We take speaking for granted, but when presenting to an audience and trying to persuade them, we need to revisit the very core of what we've been doing since we were a toddler. Here we'll focus on three different techniques that you can easily employ to improve your public speaking: Connecting, Pausing, and Articulating. Let's start with making a connection. Most of our presentations have an emotional angle somewhere, whether you're selling a product or trying to improve your classes' math scores, emotion is in there. Find it and turn it into a story. If you're selling a product, tell them how it has helped you or a client.
And I just don't mean with facts and numbers; use your emotions and make a connection. For example: This safety program is important to me because our lives are on the line. I have a family to get back home to everyday and I know you do too. I've made a promise to them to make this workplace as safe as possible and we owe it to them to follow these proven safety procedures to the letter. Or perhaps this: Here at Match Signal, we practice what we preach. We implemented the Series 9000 in our own office three months ago and we saw efficiency jump.
But let me tell you it's more than that. Just last week I overheard a coworker explaining how great it was to be able to go home early and spend more time with his family, and that's how I know that this product works. Pausing--when we speak we sometimes have a tendency to go at full speed and pick up a few breaths along the way. We must remember to pause. The pause has a few great side effects. In addition to giving us that all important breath, it's a queue for the audience to think or reflect on what was just said. It's dramatic.
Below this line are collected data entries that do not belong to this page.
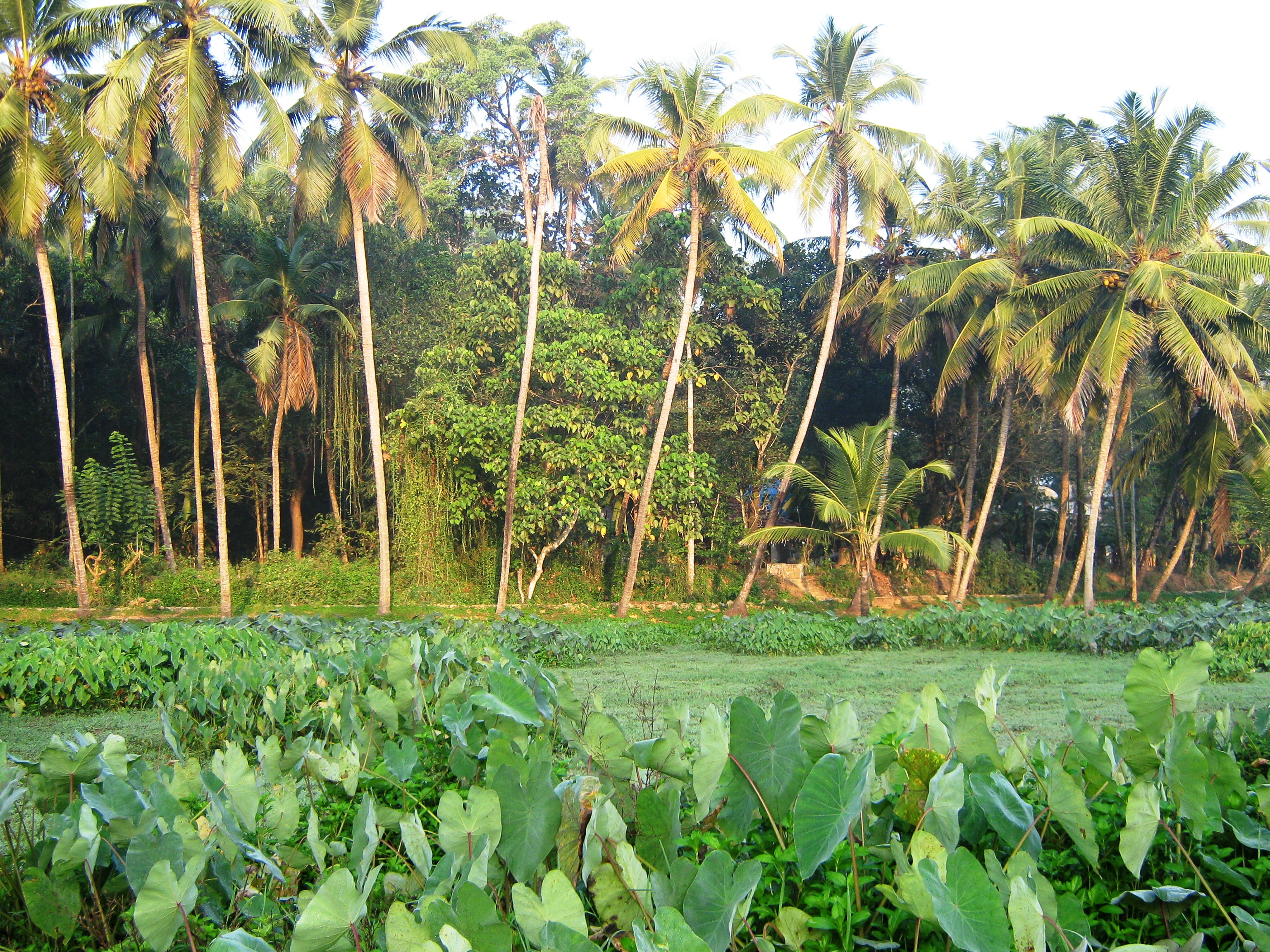 Edachovva, Kannur, Kerala, India.
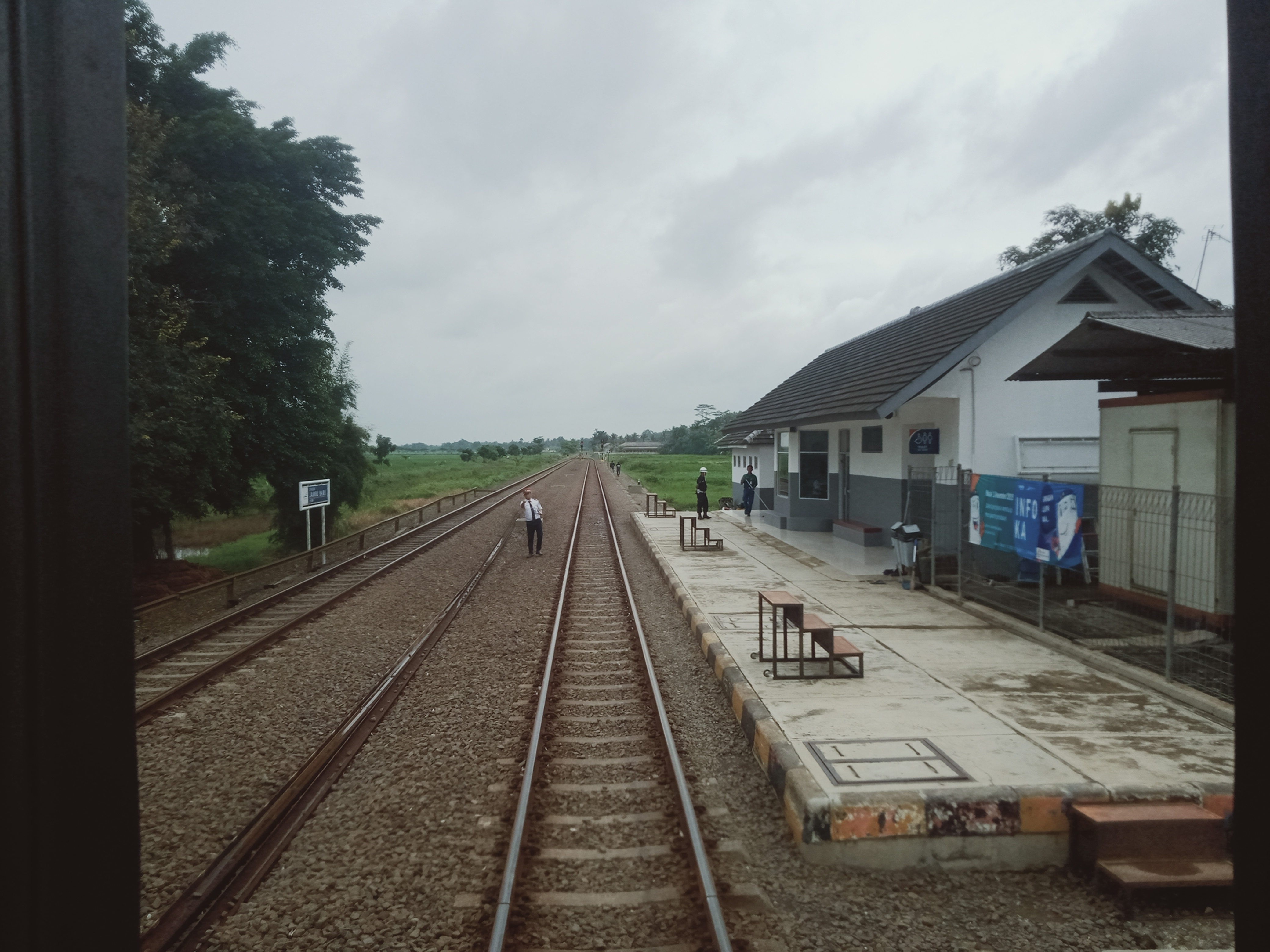 Bangunan utama Stasiun Jambu Baru, 2020
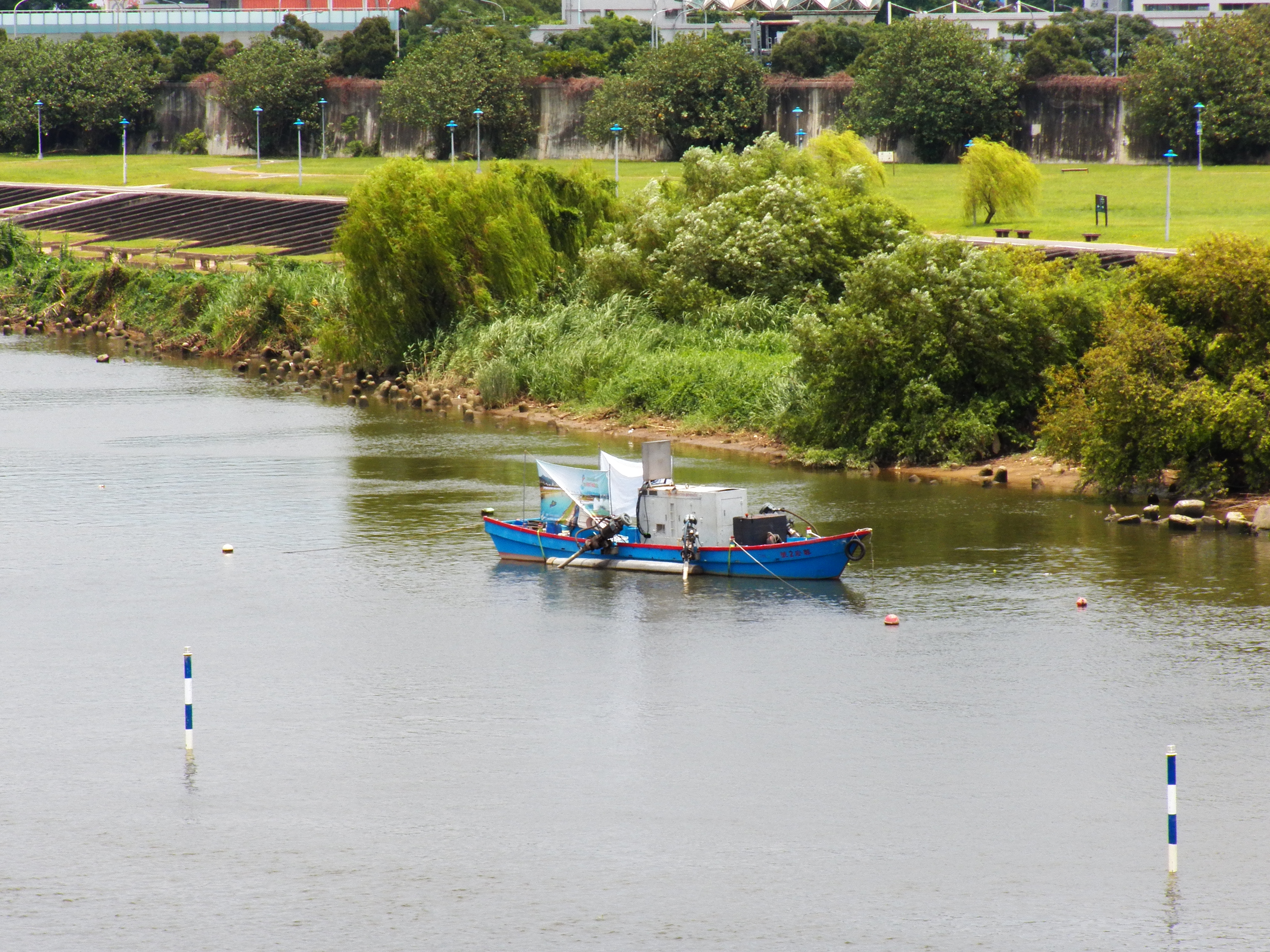 中文（台灣）: 接近基隆河東岸的淨水艇蓉宏2號，攝於民權大橋北面，遠方是內湖美堤河濱公園。

Think of the pause as a very powerful period at the end of a sentence or a thought, one that says, "I just said something so profound, I'm going to give you a moment to realize how awesome it was." Articulating--as you practice pausing in all the right places, consider the way you articulate your words. We have to acknowledge that our audience doesn't have perfect hearing, nor are they always focused on our message as much as we would like. And so to counter that, we need to speak as clearly as we can, while placing emphasis on the most important words, the ones that we want to resonate with our audience.
See how that works? These techniques and others will help convey a sincere message to your audience that they can understand and connect with. If you find yourself weak as a speaker, just practice. Get in front of a mirror or better yet, a video camera, and just set aside an hour to practice your delivery and review your performance.